The PMPRB is proposing dropping the US and Switzerland from the basket of PMPRB7 countries, and adding: Australia, Belgium, Japan, the Netherlands, Norway, South Korea and Spain. France, Germany, Italy, Sweden and the UK would be maintained.

3. Generic drugs

The PMRPB is proposing that certain reporting for generic drugs—for which there is a patent—and which drugs are approved by way of an Abbreviated New Drug Submission before Health Canada, will only be required in the event of a complaint or at the request of the PMRPB. This addresses recent judicial decisions finding certain generic products under PMPRB jurisdiction.

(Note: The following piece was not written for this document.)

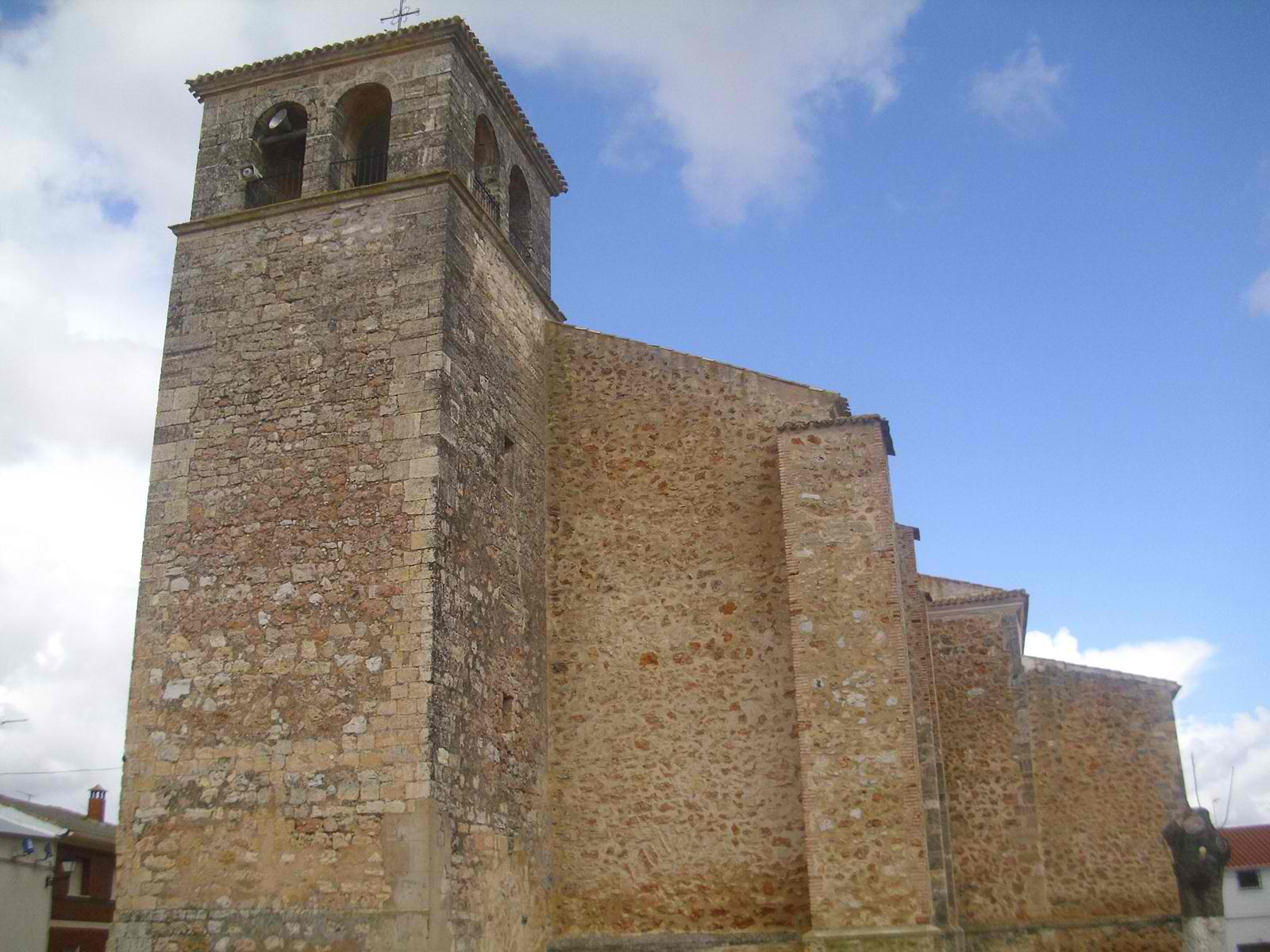 Iglesia de Ntra. Sra de la Asunción. Puebla de Almenara. Cuenca

4. Reporting requirements for patentees

The new factors under the first item will require new information. The PMPRB is proposing that the Regulations be amended to require the following information, where it is available to the patentee:

  • For pharmacoeconomic evaluation, the Regulations would be amended to require patentees to submit the “cost utility analysis by approved indication of the medicine”; and
  • For the size of the market for the medicine, the Regulations would be amended to require the patentee to submit the “estimated uptake of the medicine, by approved indication, in Canada without restraint on utilization (e.g. market/budget impact analysis in any relevant market)”.

The PMPRB is not suggesting that patentees provide GDP information.

5. Third party rebates

The PMPRB is proposing amending the Regulations to require patentees to report to the PMPRB “all indirect price reductions, given as a promotion or in the form of rebates, discounts, refunds, free goods, free services, gifts or any other benefit in Canada”.